Transcribe the entries below word for word, beginning at the line with "Stadtlengsfeld in Thuringia - Wartburgkreis" and stopping after the line with "Göncz Árpád dedikál"; drop all pictures.
[[ Extracted information, beginning ]]
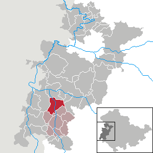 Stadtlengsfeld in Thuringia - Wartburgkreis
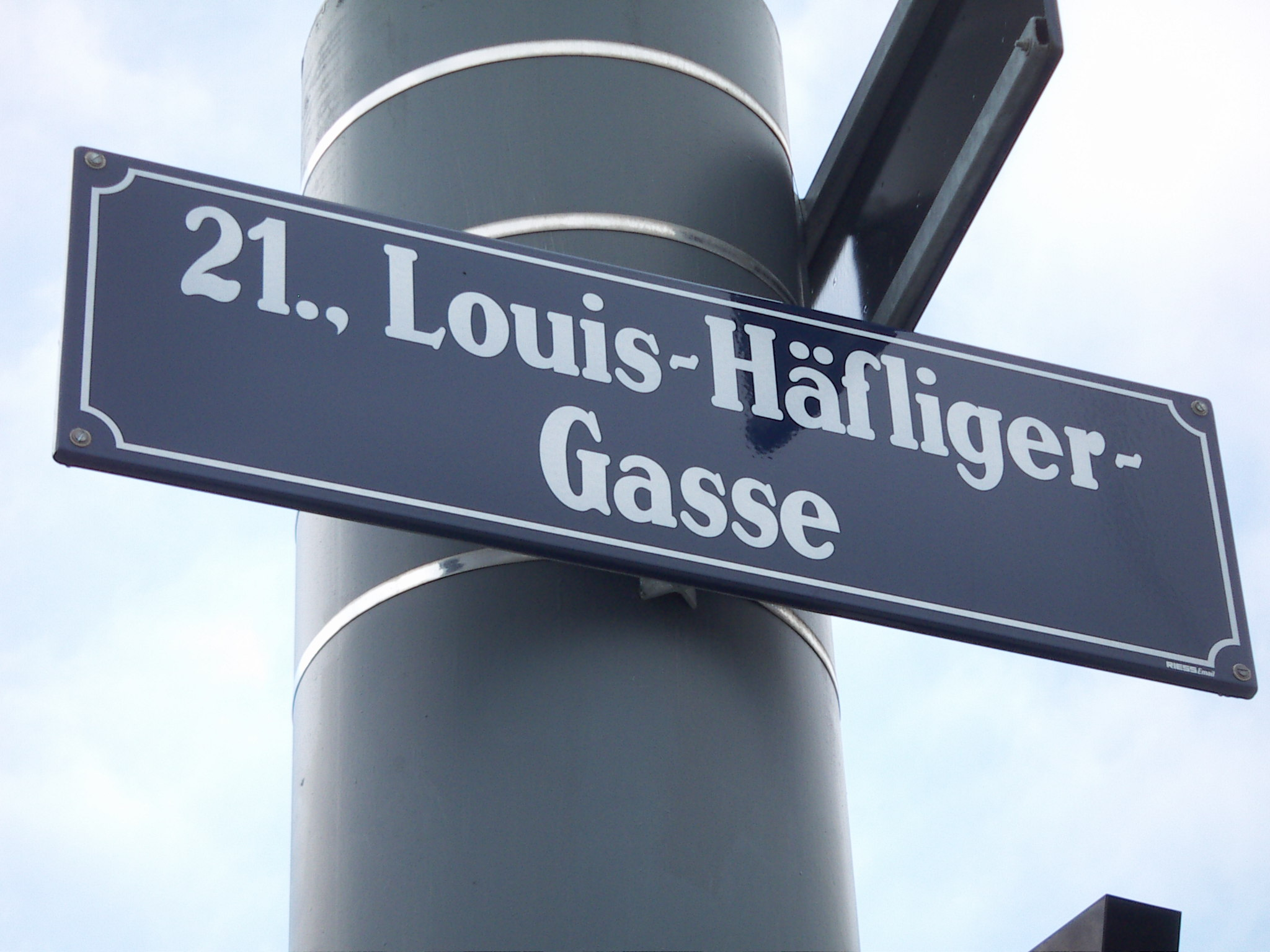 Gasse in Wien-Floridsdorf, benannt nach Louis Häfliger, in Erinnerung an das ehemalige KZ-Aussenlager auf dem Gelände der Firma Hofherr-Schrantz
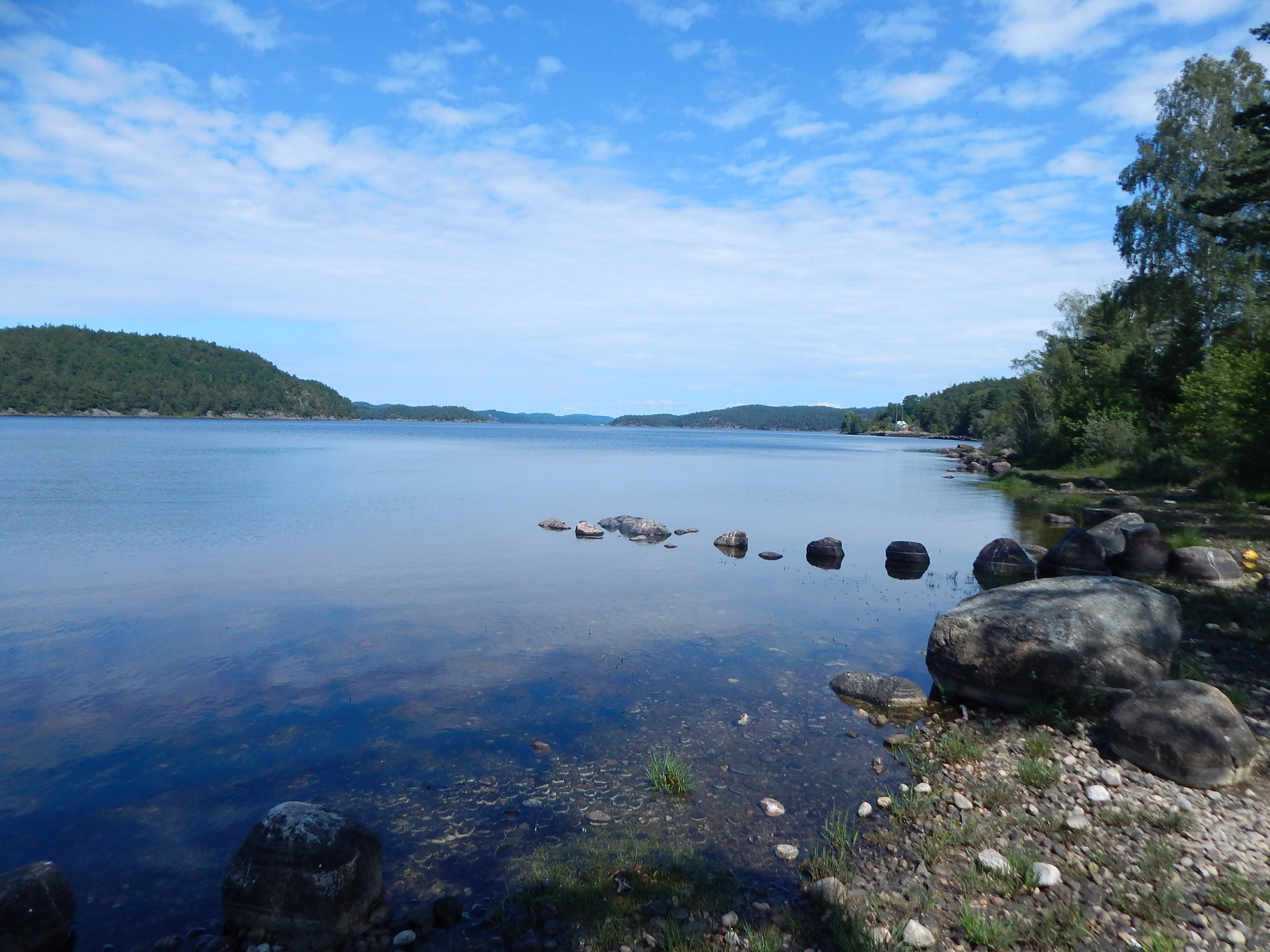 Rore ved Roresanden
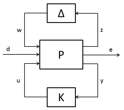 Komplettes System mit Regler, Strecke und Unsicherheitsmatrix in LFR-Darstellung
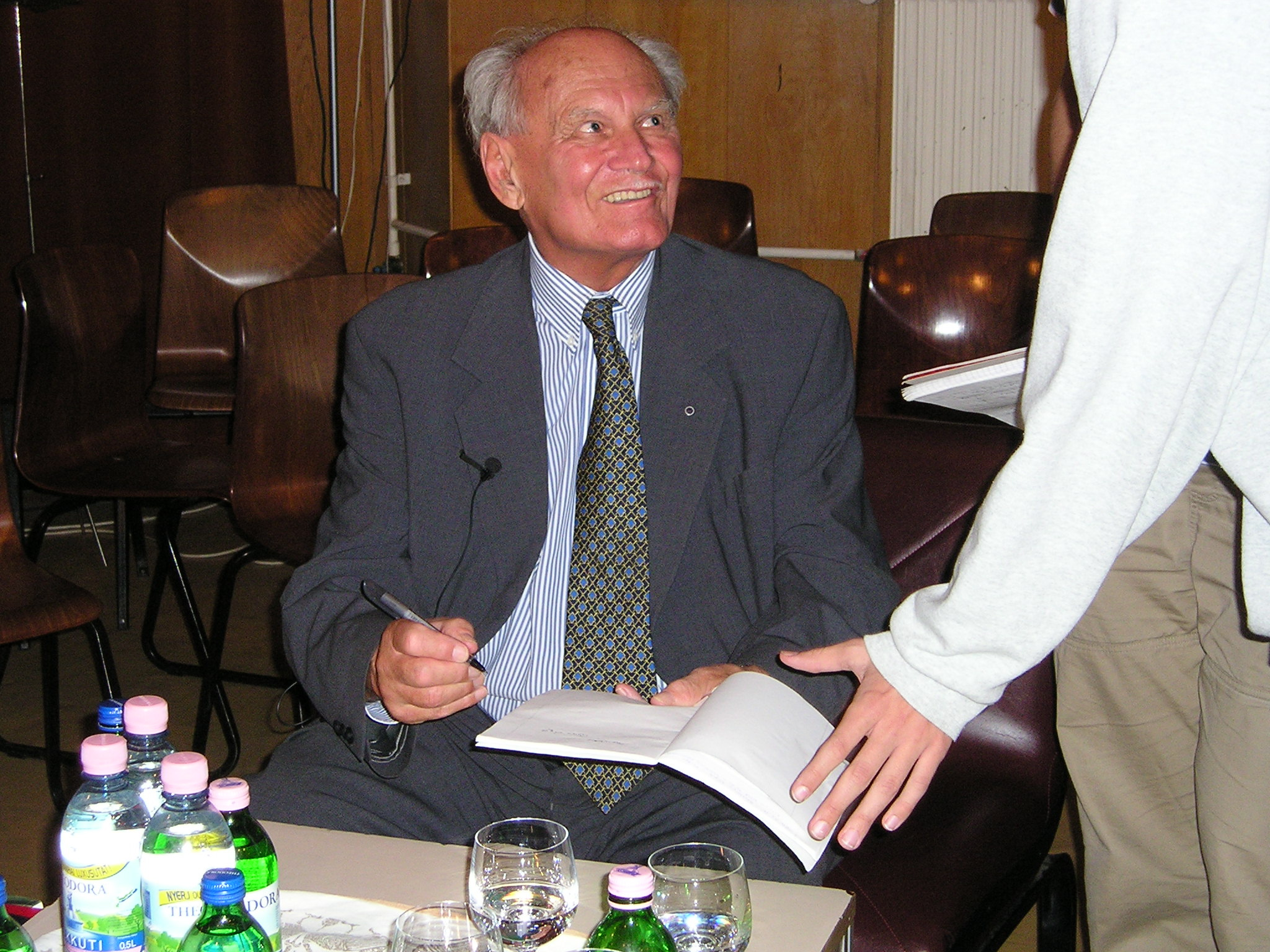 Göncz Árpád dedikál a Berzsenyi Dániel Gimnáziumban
[[ Extracted information, end ]]
[[ Extracted information, beginning ]]
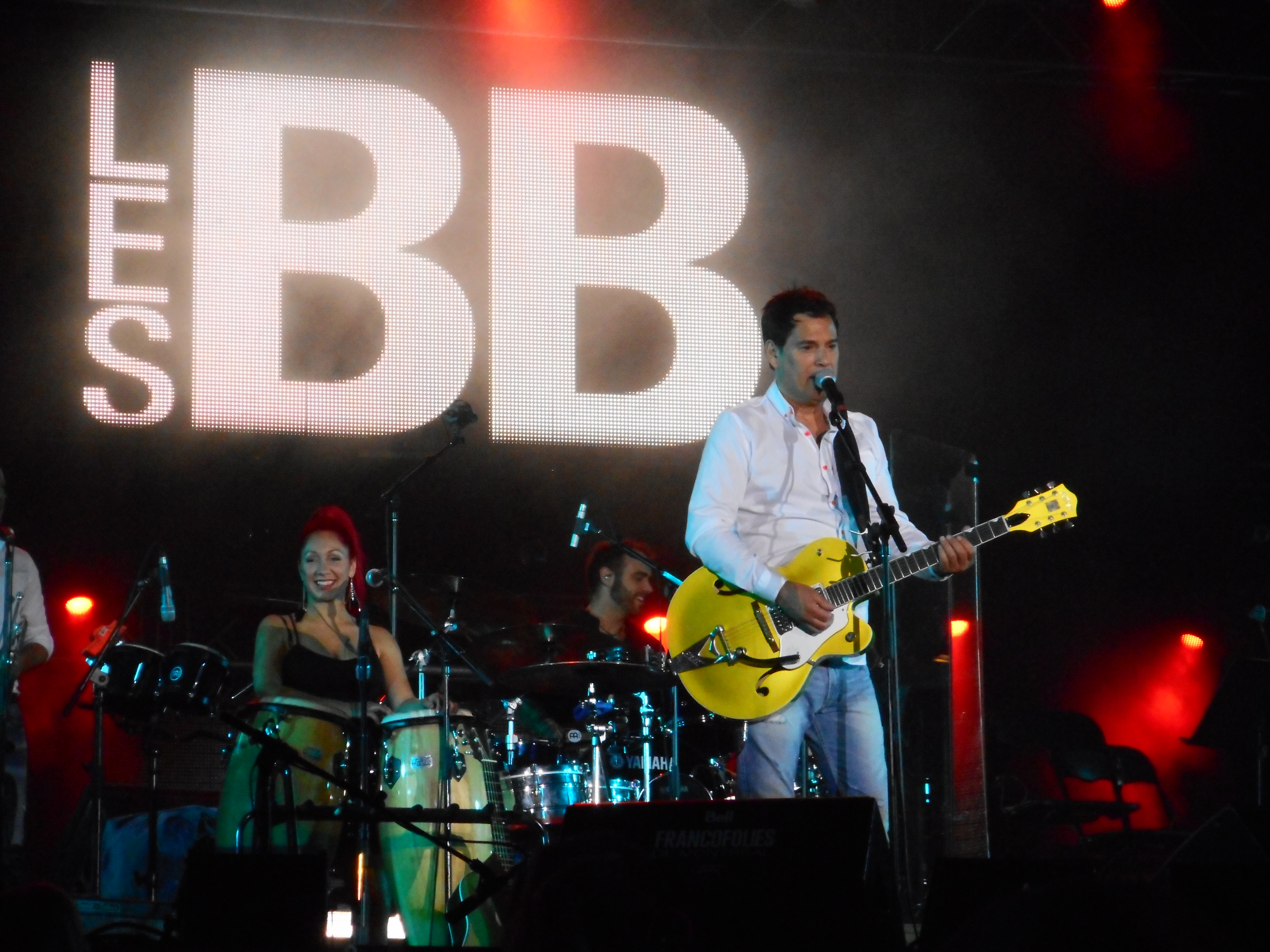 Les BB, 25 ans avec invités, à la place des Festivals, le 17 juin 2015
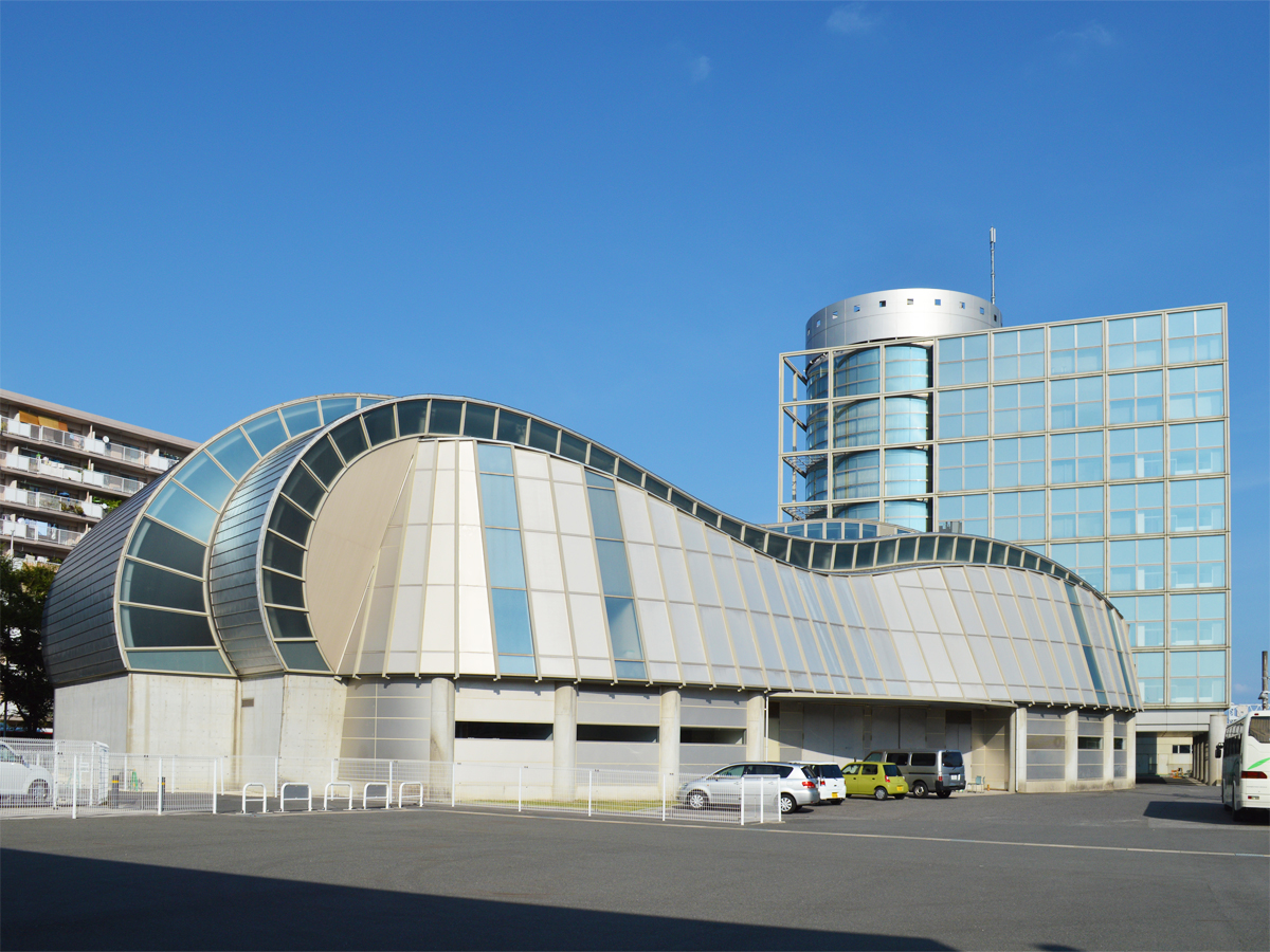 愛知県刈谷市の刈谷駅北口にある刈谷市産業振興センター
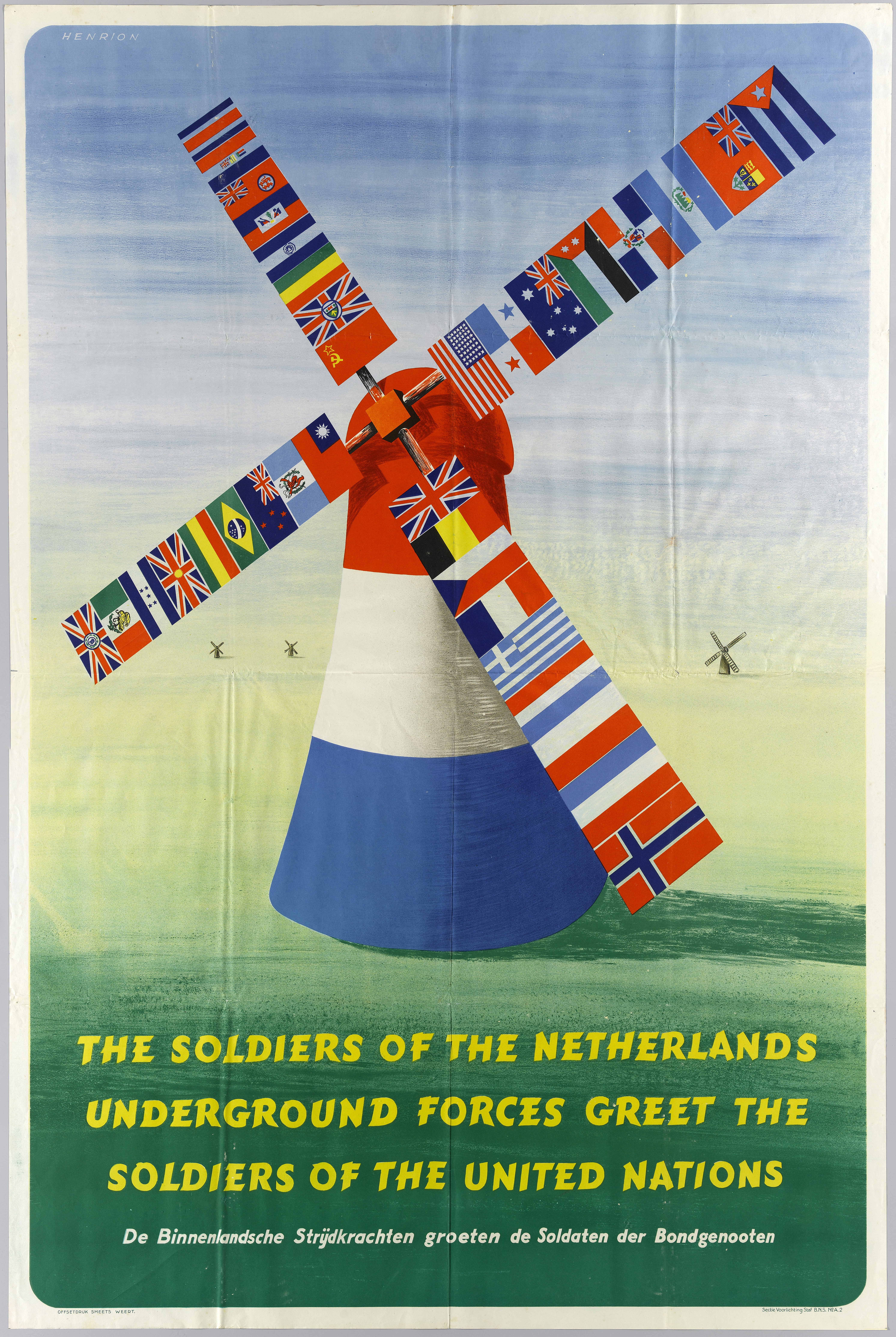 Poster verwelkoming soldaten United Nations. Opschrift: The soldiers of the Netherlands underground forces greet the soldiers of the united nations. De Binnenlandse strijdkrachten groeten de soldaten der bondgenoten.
[[ Extracted information, end ]]
## Answer
 Stadtlengsfeld in Thuringia - Wartburgkreis
 Gasse in Wien-Floridsdorf, benannt nach Louis Häfliger, in Erinnerung an das ehemalige KZ-Aussenlager auf dem Gelände der Firma Hofherr-Schrantz
 Rore ved Roresanden
 Komplettes System mit Regler, Strecke und Unsicherheitsmatrix in LFR-Darstellung
 Göncz Árpád dedikál a Berzsenyi Dániel Gimnáziumban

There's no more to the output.